As of the 2020 census, the racial makeup of the county was 91.6% White, 3.0% Black or African American, 0.2% American Indian and Alaska Native, 1.0% Asian, <0.1% Native Hawaiian and Pacific Islander, 0.6% from some other race, and 3.6% from two or more races. Hispanic or Latino residents of any race comprised 1.8% of the population.

Indiana County, Pennsylvania – Racial and ethnic composition Note: the US Census treats Hispanic/Latino as an ethnic category. This table excludes Latinos from the racial categories and assigns them to a separate category. Hispanics/Latinos may be of any race.
| Race / Ethnicity (NH = Non-Hispanic) | Pop 2000 | Pop 2010 | Pop 2020 | % 2000 | % 2010 | % 2020 |
|---|---|---|---|---|---|---|
| White alone (NH) | 86,493 | 83,864 | 75,718 | 96.52% | 94.35% | 90.95% |
| Black or African American alone (NH) | 1,391 | 2,374 | 2,409 | 1.55% | 2.67% | 2.89% |
| Native American or Alaska Native alone (NH) | 62 | 103 | 116 | 0.06% | 0.11% | 0.13% |
| Asian alone (NH) | 662 | 768 | 816 | 0.73% | 0.86% | 0.98% |
| Pacific Islander alone (NH) | 7 | 9 | 7 | 0.00% | 0.01% | 0.00% |
| Other race alone (NH) | 52 | 51 | 148 | 0.05% | 0.05% | 0.17% |
| Mixed race or Multiracial (NH) | 481 | 764 | 2,556 | 0.53% | 0.85% | 3.07% |
| Hispanic or Latino (any race) | 457 | 947 | 1,476 | 0.51% | 1.06% | 1.77% |
| Total | 89,605 | 88,880 | 83,246 | 100.00% | 100.00% | 100.00% |

As of the 2020 census, 40.2% of residents lived in urban areas, while 59.8% lived in rural areas.
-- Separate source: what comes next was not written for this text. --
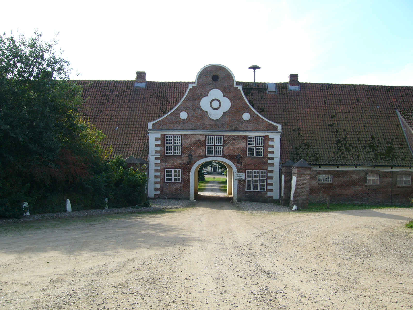 Gut Rastorf - Torhaus aus dem Jahr 1729

As of the 2020 census, there were 33,286 households in the county, of which 23.9% had children under the age of 18 living in them. Of all households, 47.8% were married-couple households, 20.1% were households with a male householder and no spouse or partner present, and 25.4% were households with a female householder and no spouse or partner present. About 30.3% of all households were made up of individuals and 13.3% had someone living alone who was 65 years of age or older.
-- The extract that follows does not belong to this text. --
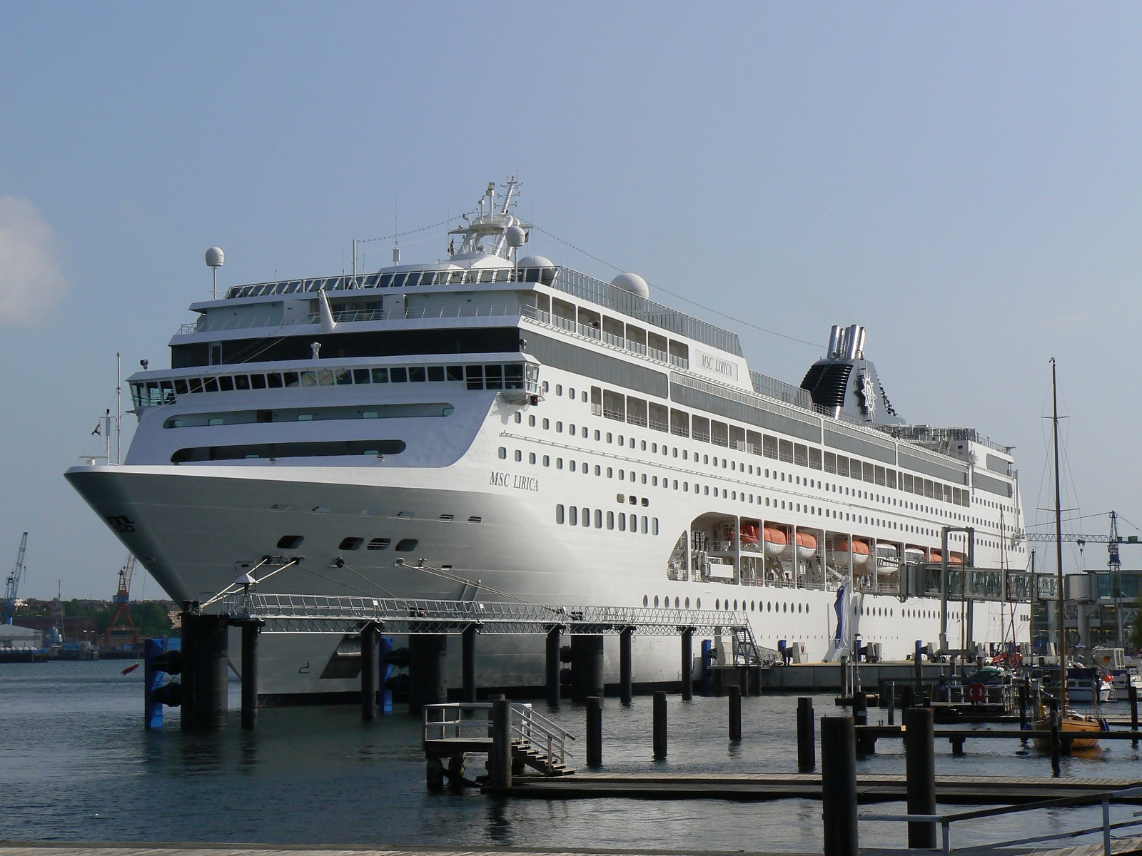 Kreuzfahrtschiff MSC Lirica im Hafen von Kiel am Ostseekai.

As of the 2020 census, there were 37,626 housing units, of which 11.5% were vacant. Among occupied housing units, 69.1% were owner-occupied and 30.9% were renter-occupied. The homeowner vacancy rate was 1.9% and the rental vacancy rate was 12.1%.

===2000 census===
As of the 2000 census of 2000, there were 89,605 people, 34,123 households, and 22,521 families residing in the county. The population density was 108 PD/sqmi. There were 37,250 housing units at an average density of 45 /mi2. The racial makeup of the county was 96.87% White, 1.57% Black or African American, 0.08% Native American, 0.74% Asian, 0.01% Pacific Islander, 0.16% from other races, and 0.58% from two or more races. 0.51% of the population were Hispanic or Latino of any race. 25.9% were of German, 11.6% Italian, 10.7% Irish, 8.6% American, 7.1% English and 6.8% Polish ancestry.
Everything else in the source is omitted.